I am having a problem understanding this proof.
Suppose that $\sqrt{2}$ was rational.
Then there would exist positive integers $a,b$ such that $\sqrt{2}=\frac{a}{b}$. Consequently, the set $S=\{k\sqrt{2} : k \text{ and } k\sqrt{2}$ are positive integers $\}$ is nonempty set of positive integers. Therefore, by the well-ordering property, $S$ has a smallest element, say, $s = t \sqrt{2}$.
We have
$s \sqrt{2}-s = s\sqrt{2}-t\sqrt{2}=(s-t)\sqrt{2}$.
Because $s\sqrt{2} = 2t$ and $s$ are both integers,
$s\sqrt{2} – s = s\sqrt{2}-t\sqrt{2} = (s-t)\sqrt{2}$
must also be an integer.
Furthermore, it is positive, because $s\sqrt{2}-s = s(\sqrt{2}-1)$ and $\sqrt{2} > 1$.
It is less than $s$, because $\sqrt{2} < 2$ so that $\sqrt{2}-1 < 1$. This contradicts the choice of $s$ as the smallest positive integer in $S$. It follows that $\sqrt{2}$ is irrational.
My main problem here is how they got the set $S$. My second confusion is the algebra part $s \sqrt{2}-s$. How did they come up with this?

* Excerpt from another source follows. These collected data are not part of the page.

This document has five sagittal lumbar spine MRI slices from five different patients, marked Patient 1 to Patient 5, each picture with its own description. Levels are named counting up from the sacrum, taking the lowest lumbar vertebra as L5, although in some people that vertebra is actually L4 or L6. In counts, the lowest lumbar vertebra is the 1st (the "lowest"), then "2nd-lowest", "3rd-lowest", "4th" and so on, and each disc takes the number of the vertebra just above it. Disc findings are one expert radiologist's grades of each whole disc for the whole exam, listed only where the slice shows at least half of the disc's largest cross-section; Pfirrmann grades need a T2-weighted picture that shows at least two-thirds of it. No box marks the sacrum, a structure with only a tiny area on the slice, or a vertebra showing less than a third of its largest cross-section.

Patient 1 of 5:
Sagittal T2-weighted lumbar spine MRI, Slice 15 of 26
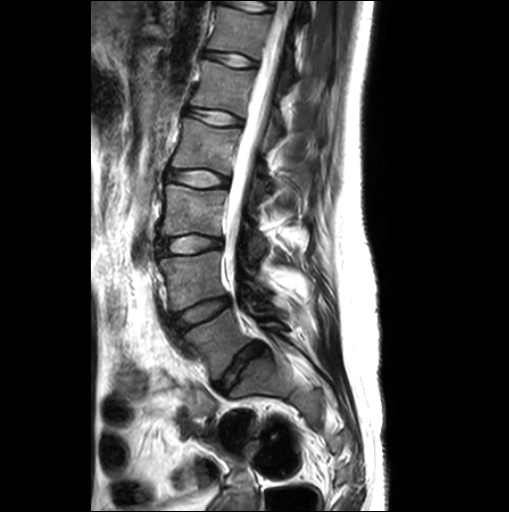 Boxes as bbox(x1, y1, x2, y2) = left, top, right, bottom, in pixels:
Spinal canal at bbox(225, 1, 289, 264); disc L5/S1 (lowest disc) at bbox(214, 342, 264, 393); L3/L4 (3rd-lowest disc) at bbox(156, 235, 221, 259); L3 (3rd-lowest vertebra) at bbox(161, 184, 266, 263); T12 (6th vertebra) at bbox(208, 6, 294, 85); L1 (5th vertebra) at bbox(191, 60, 283, 141); L2/L3 (4th disc) at bbox(165, 168, 229, 186); L5 (lowest vertebra) at bbox(184, 308, 288, 379); L1/L2 (5th disc) at bbox(186, 108, 241, 125); L4/L5 (2nd-lowest disc) at bbox(172, 296, 230, 330); L4 (2nd-lowest vertebra) at bbox(159, 251, 271, 310); disc T12/L1 (6th disc) at bbox(204, 51, 256, 66); L2 (4th vertebra) at bbox(172, 118, 271, 196).

Degenerative findings by level:
  L5/S1 (lowest disc): Pfirrmann grade 3, disc bulging, upper-endplate change, lower-endplate change
  L4/L5 (2nd-lowest disc): Pfirrmann grade 1, disc bulging
  L3/L4 (3rd-lowest disc): Pfirrmann grade 1, disc bulging
  T12/L1 (6th disc): Pfirrmann grade 1
  L1/L2 (5th disc): Pfirrmann grade 1
  L2/L3 (4th disc): Pfirrmann grade 1

Patient 2 of 5:
Field of view 280x282 mm | 448x450 px | Lumbar spine MR, T2-weighted, sagittal | Sagittal slice index 8
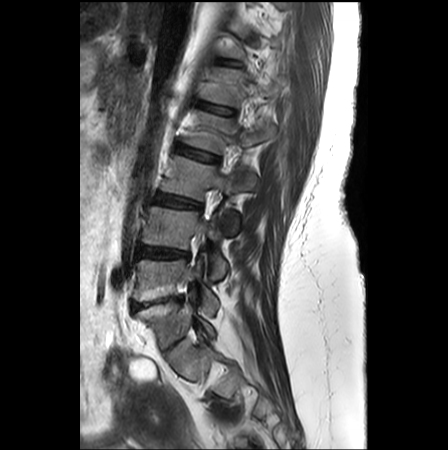
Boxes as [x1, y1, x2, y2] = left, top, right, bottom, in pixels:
{"L4": "[143, 206, 227, 278]", "L2": "[183, 111, 273, 153]", "L4/L5": "[137, 245, 189, 259]", "L1 vertebra": "[201, 68, 281, 106]", "L1/L2": "[197, 100, 232, 115]", "L5/S1": "[132, 296, 182, 310]", "L3": "[161, 156, 257, 234]", "intervertebral disc L2/L3": "[176, 144, 218, 162]", "L5": "[133, 260, 218, 314]", "intervertebral disc L3/L4": "[153, 193, 201, 207]", "T12/L1": "[221, 60, 238, 66]"}

Degenerative findings by level:
- L4/L5: Pfirrmann grade 4, disc bulging, disc herniation
- L2/L3: Pfirrmann grade 2, upper-endplate change, lower-endplate change
- L5/S1: Modic type II, spondylolisthesis, disc bulging, disc narrowing
- L1/L2: lower-endplate change, upper-endplate change
- L3/L4: Pfirrmann grade 3, disc bulging, Modic type II

Patient 3 of 5:
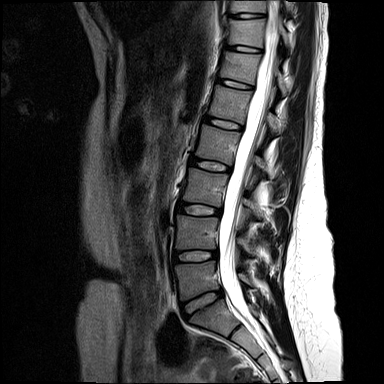
T2-weighted sagittal MRI of the lumbar spine; Slice 7/15

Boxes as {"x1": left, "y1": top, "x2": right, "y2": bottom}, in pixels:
5th disc — {"x1": 204, "y1": 117, "x2": 242, "y2": 129}.
3rd-lowest vertebra — {"x1": 183, "y1": 168, "x2": 259, "y2": 216}.
2nd-lowest disc — {"x1": 174, "y1": 251, "x2": 217, "y2": 262}.
2nd-lowest vertebra — {"x1": 176, "y1": 215, "x2": 253, "y2": 254}.
7th vertebra — {"x1": 228, "y1": 19, "x2": 288, "y2": 47}.
8th vertebra — {"x1": 231, "y1": 1, "x2": 288, "y2": 12}.
3rd-lowest disc — {"x1": 179, "y1": 202, "x2": 220, "y2": 215}.
7th disc — {"x1": 227, "y1": 45, "x2": 259, "y2": 52}.
5th vertebra — {"x1": 209, "y1": 85, "x2": 279, "y2": 133}.
Lowest disc — {"x1": 182, "y1": 291, "x2": 223, "y2": 317}.
4th disc — {"x1": 191, "y1": 157, "x2": 228, "y2": 170}.
Thecal sac / spinal canal — {"x1": 219, "y1": 1, "x2": 280, "y2": 319}.
4th vertebra — {"x1": 196, "y1": 125, "x2": 267, "y2": 174}.
6th vertebra — {"x1": 220, "y1": 52, "x2": 288, "y2": 94}.
8th disc — {"x1": 232, "y1": 13, "x2": 262, "y2": 17}.
Lowest vertebra — {"x1": 175, "y1": 261, "x2": 252, "y2": 299}.
6th disc — {"x1": 217, "y1": 78, "x2": 251, "y2": 87}.

Degenerative findings by level:
- 2nd-lowest disc: Pfirrmann grade 2
- 7th disc: Pfirrmann grade 1
- 8th disc: Pfirrmann grade 1
- 4th disc: Pfirrmann grade 1
- 6th disc: Pfirrmann grade 1
- 5th disc: Pfirrmann grade 1
- lowest disc: Pfirrmann grade 2
- 3rd-lowest disc: Pfirrmann grade 1

Patient 4 of 5:
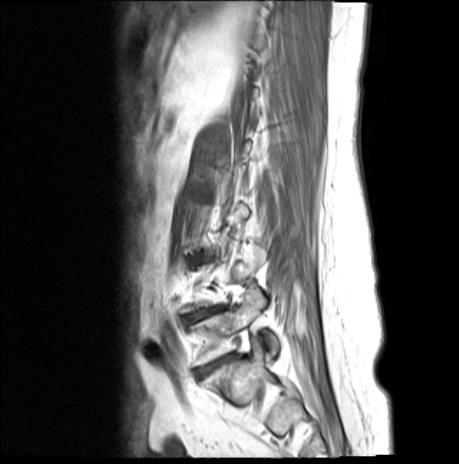

Image 459x464, Field of view 260x263 mm, slice spacing 4.8 mm, MRI lumbar spine (T1-weighted), sagittal plane, Sagittal slice index 3
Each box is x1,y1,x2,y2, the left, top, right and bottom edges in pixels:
L5/S1 (lowest disc): 199,354,234,374.
IVD L4/L5 (2nd-lowest disc): 188,310,207,321.
L5 (lowest vertebra): 192,289,277,365.

Patient 5 of 5:
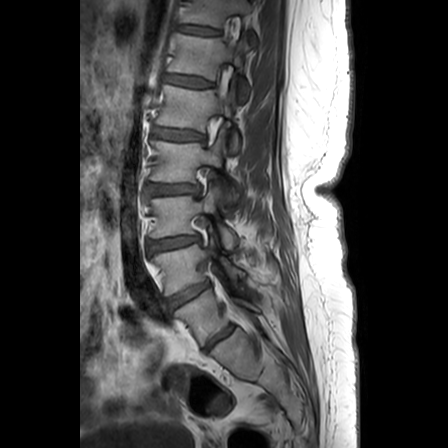 Patient sex: F | Sagittal T1-weighted lumbar spine MRI | Image 448x448

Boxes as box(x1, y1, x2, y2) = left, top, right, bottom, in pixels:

If someone can explain this proof to me it would be great! thank you
Best Answer
Observe that
$$\sqrt2=\frac ab\implies b\sqrt2=a\in\Bbb Z\implies b\in S$$
as defined.
The algebra: observe that the minimal element in $\;S\;$ is $\;\color{red}{s=t\sqrt2}\in\Bbb Z\;$ , thus
$$s\sqrt2-\color{red}s=s\sqrt2-\color{red}{t\sqrt2}=(s-t)\sqrt2\ldots\text{ and etc.}$$